If you were campaigning to improve the quality of local cycle infrastructure, is this the sort of thing that you’d be demanding?

  1. Make my journey a pleasant experience and not a daily struggle for space.
  2. Give me and other cyclists priority over motor traffic.
  3. Include sections free of motor traffic.
  4. Stop buses, lorries and cars passing too close and too fast.
  5. Keep my path free of parked cars and the danger of opening car doors.
  6. Enable me to cycle at the speed I prefer.
  7. Don’t force me to cross lanes of fast-moving traffic.
  8. Do away with hazardous or difficult one-way systems and roundabouts.
  9. Are continuous and don’t stop and start.
  10. Allow me to stop at red lights ahead of other traffic and move off first.

Yep - me too. And it’s the Superhighway Manifesto of the London Cycling Campaign .

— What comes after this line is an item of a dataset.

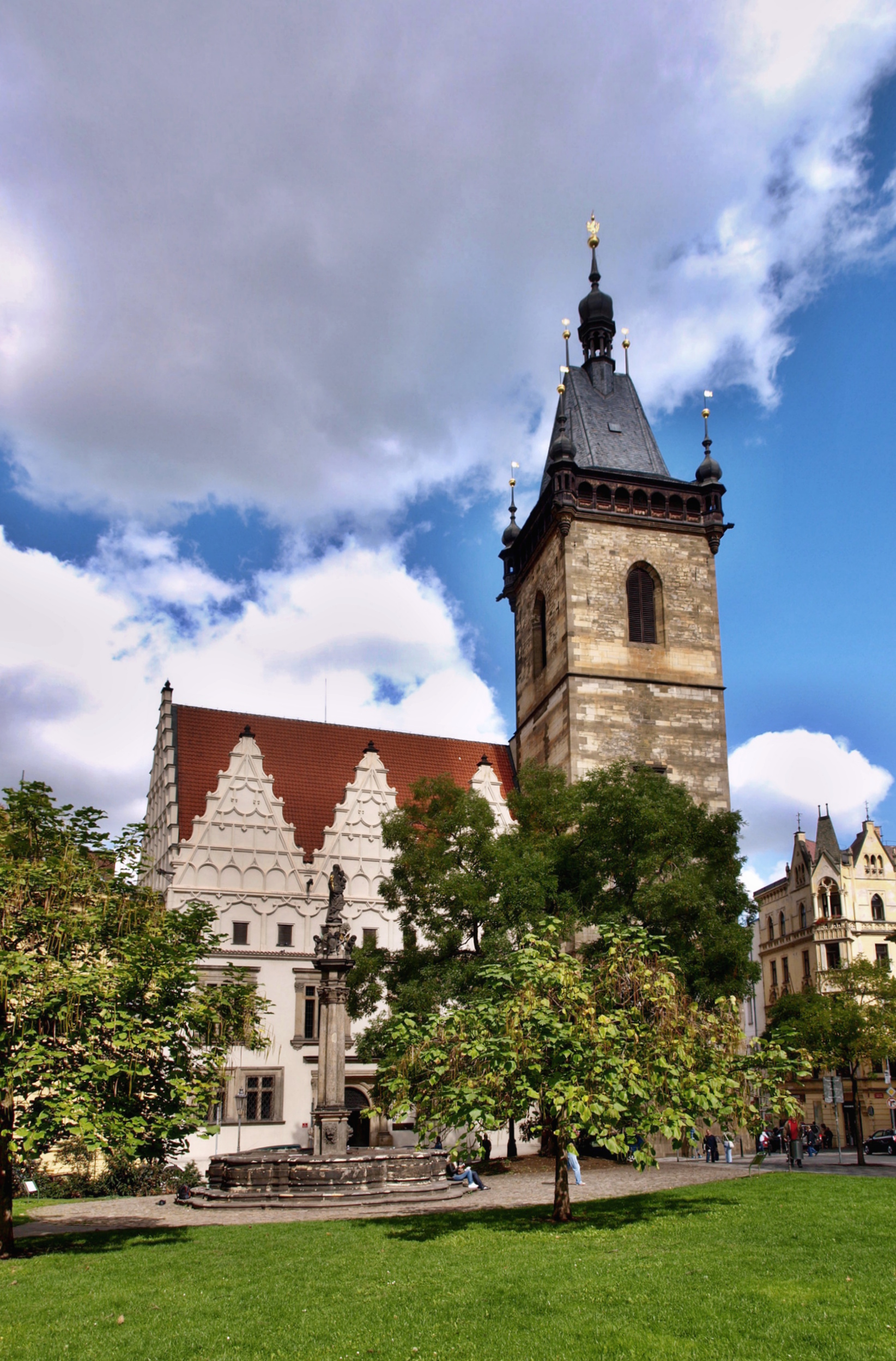 Novoměstská radnice
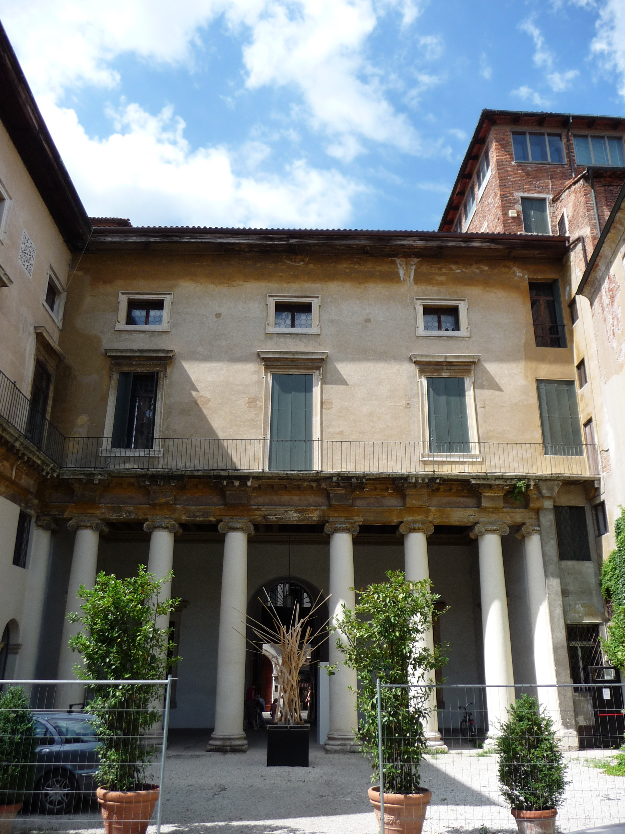 Facciata posteriore del palazzo, con loggia al piano terreno, vista dal cortile.

I wonder if I can persuade North Tyneside Council to adopt this as their 20-year cycling strategy? All it seems to need is for the ten points above to be prefixed with some suitable vision thing phrase - something like

North Tyneside will have more people cycling than driving by 2030, through building cycling infrastructure that:

  1. Makes cycling journey a pleasant experience and not a daily struggle for space.
  2. Gives cyclists priority over motor traffic.
  3. Includes sections free of motor traffic.
  4. Stops buses, lorries and cars passing too close and too fast.
  5. Keeps cyclists’ paths free of parked cars and the danger of opening car doors.
  6. Enable people to cycle at the speeds they prefer, in safety.
  7. Doesn’t force cyclists to cross lanes of fast-moving traffic.
  8. Does away with hazardous or difficult one-way systems and roundabouts.
  9. Is continuous from journey start to end, and don’t itself stop and start.
  10. Allows people riding bikes to stop at red lights ahead of other traffic and move off first.